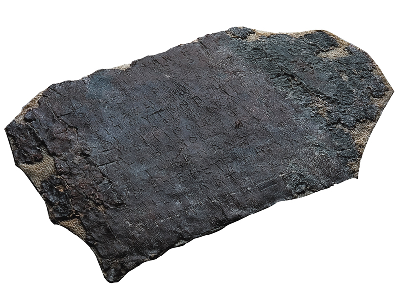 Carta comercial grega sobre làmina de plom trobada a Empòrion (Empúries) (MAC-Empúries)
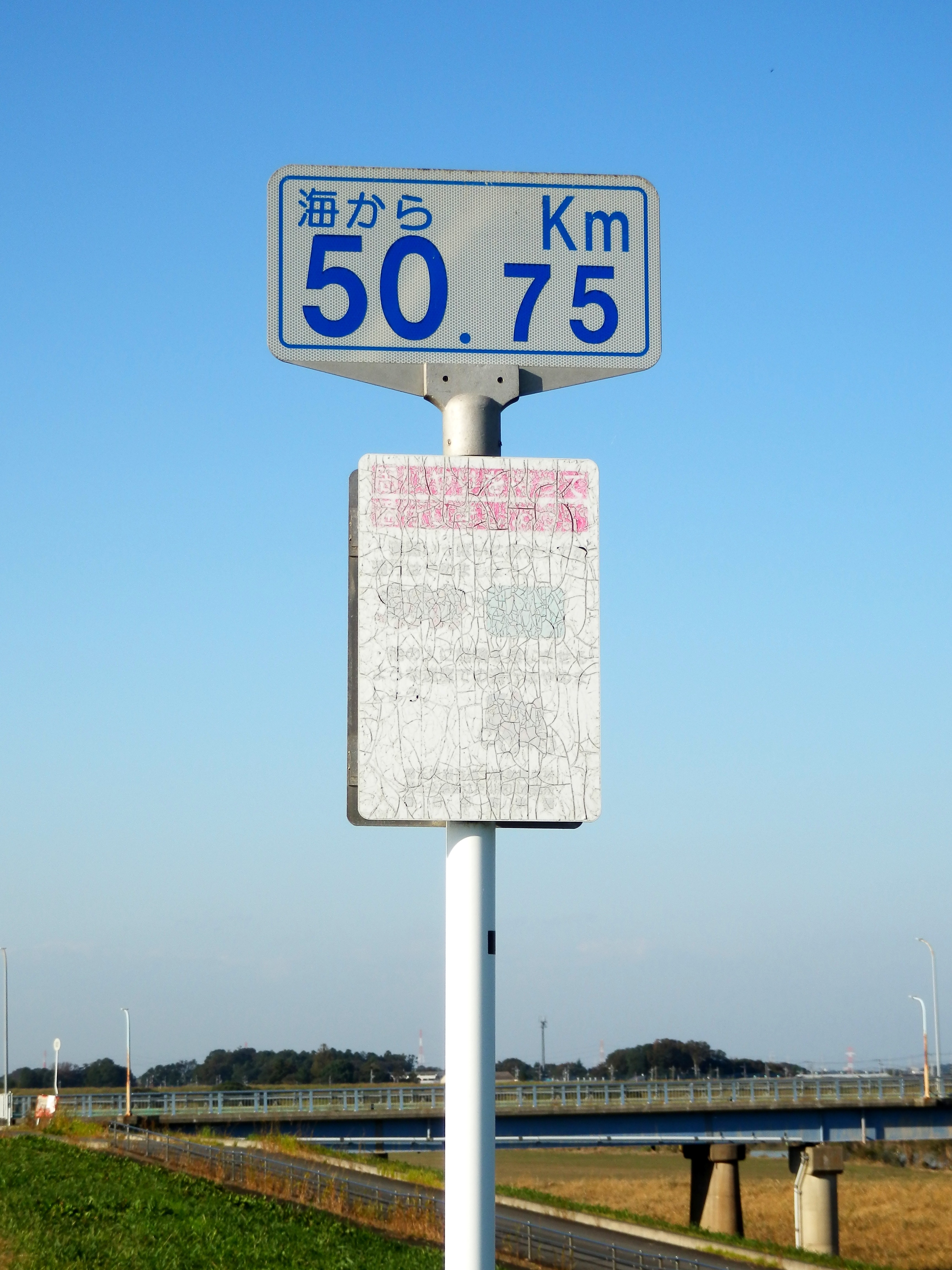 江戸川河口からの距離標・埼玉県春日部市西宝珠花：宝珠花橋付近
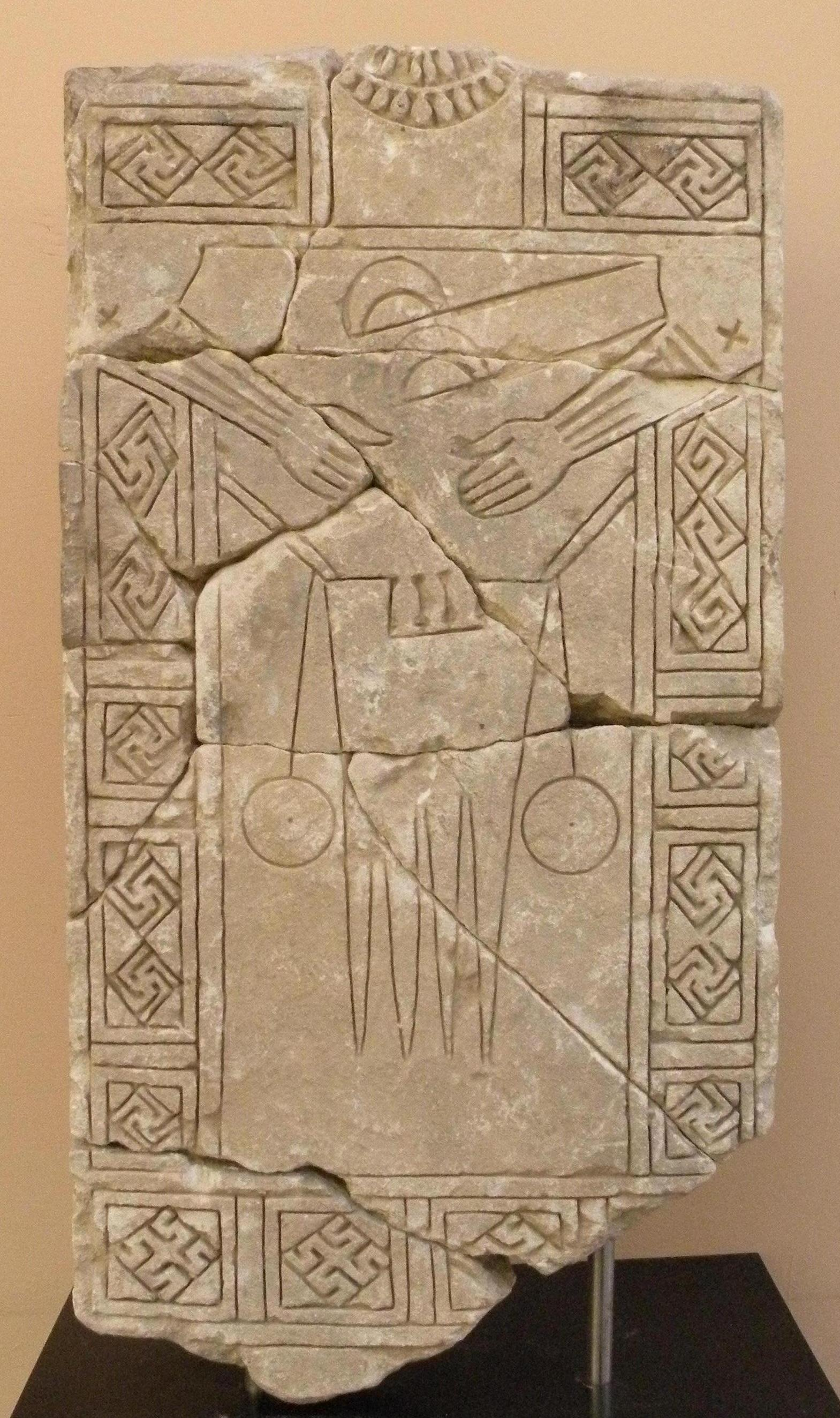 Stèle anthropomorphe en calcaire à décor gravé. Civilisation daunienne (610-550). Musée de Mariemont.

■ ■ ■

▶ [Exercise prompt]
Skipping all pictures, set the listing down exactly as written.

▶ [Answer below]
 Carta comercial grega sobre làmina de plom trobada a Empòrion (Empúries) (MAC-Empúries)
 江戸川河口からの距離標・埼玉県春日部市西宝珠花：宝珠花橋付近
 Stèle anthropomorphe en calcaire à décor gravé. Civilisation daunienne (610-550). Musée de Mariemont.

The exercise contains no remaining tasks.